Cuando éramos pequeños, nos ilusionábamos al llegar diciembre. Al concluir las fiestas de Caacupé, ya pensábamos en el pesebre porque la flor del coco se abría en cascadas y la lluvia dorada inundaba de perfume el ambiente mezclándose con el aroma de los jazmines. Las sandías aparecían tan rojas, los melones amarillos y las piñas muy anaranjadas. Con olor, color y sabor a tierra, a lo sano y natural. Hoy día, por los químicos y transgénicos, perdieron sus cualidades y ya ni las frutas nos recuerdan el ayer.

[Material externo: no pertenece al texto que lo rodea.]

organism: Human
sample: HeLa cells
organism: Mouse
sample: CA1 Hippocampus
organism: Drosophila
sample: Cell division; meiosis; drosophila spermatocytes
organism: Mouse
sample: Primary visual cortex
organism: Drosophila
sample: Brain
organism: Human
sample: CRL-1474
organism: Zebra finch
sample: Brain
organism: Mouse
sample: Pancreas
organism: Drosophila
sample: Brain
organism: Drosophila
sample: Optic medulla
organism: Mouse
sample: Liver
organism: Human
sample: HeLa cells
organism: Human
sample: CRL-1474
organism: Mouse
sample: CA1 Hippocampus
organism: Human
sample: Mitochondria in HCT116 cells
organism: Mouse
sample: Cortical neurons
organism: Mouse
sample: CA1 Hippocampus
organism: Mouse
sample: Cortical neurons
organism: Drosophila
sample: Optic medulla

Íbamos a los arroyos a buscar piedritas para el cerro y el camino de los Magos. Cortábamos el ka’avove’i para poner el pesebre, y los huevos del ynambu eran los globos que colgaban suspendidos con algunos pajaritos hechos de papel. María, el Niño y José integraban la Sagrada Familia, con algunas vaquitas que pastaban por el humilde establo. El pastor y sus ovejas, así como un gallito y los Magos que venían del Oriente guiados por la estrella de Belén, conformaban el pesebre. Cantábamos villancicos, íbamos a la misa del gallo, cenábamos sopa paraguaya con ryguasu ka’ê y el infaltable clericó se servía en cada casa que visitábamos para apreciar la belleza de los pesebres.

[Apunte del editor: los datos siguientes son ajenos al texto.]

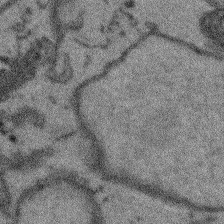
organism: Arabidopsis thaliana
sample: Root tip
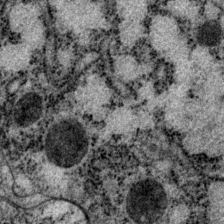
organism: P. pacificus
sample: Pharynx
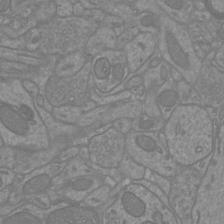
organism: Mouse
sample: Cortical neurons
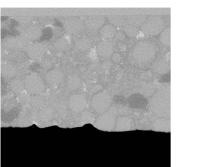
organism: C. elegans
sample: C. elegans oocyte; sperm cells
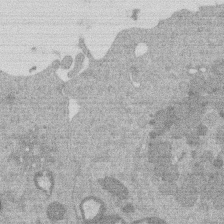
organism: Mouse
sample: Dividing mouse embryo 1 cell stage
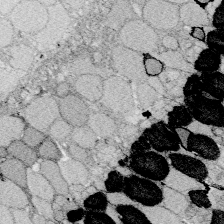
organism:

Es que los pesebres servían para que nos acerquemos los vecinos. Tiempos de amistad, de cordialidad, solidaridad y verdadera fraternidad. Tiempos de compartir las alegrías, los sueños y las esperanzas. Tiempos de sencillez, humildad y de cuidarnos unos a otros. Las familias se reunían para hablar de sus cosas personales, sin miedos ni sospechas y con la seguridad de que cualquier ayuda se daba de corazón.

¡Qué tiempos aquellos! La nostalgia y añoranza nos invaden el recuerdo. Hoy, la sociedad de consumo llena de luces y artificios, calles, casas, negocios, avenidas y jardines. Ya casi nadie hace pesebre y los niños con sus tablets, celulares y juguetes electrónicos, se pierden la magia y el misterio de aquellas épocas sencillas pero llenas de amor, inocencia y encanto.

Año Nuevo fue peor que Navidad. Un desenfreno total. Y los reyes, procuraron traer un poco de alegría e ilusión a los más chiquitos y las más chiquitas. Pero, en definitiva, las fiestas perdieron para siempre sus verdaderas esencias, que nada tienen que ver con la vanidad, la envidia o la codicia, sino que va más allá, hacia lo más profundo del espíritu, que es el amor, el perdón, la fe y la esperanza.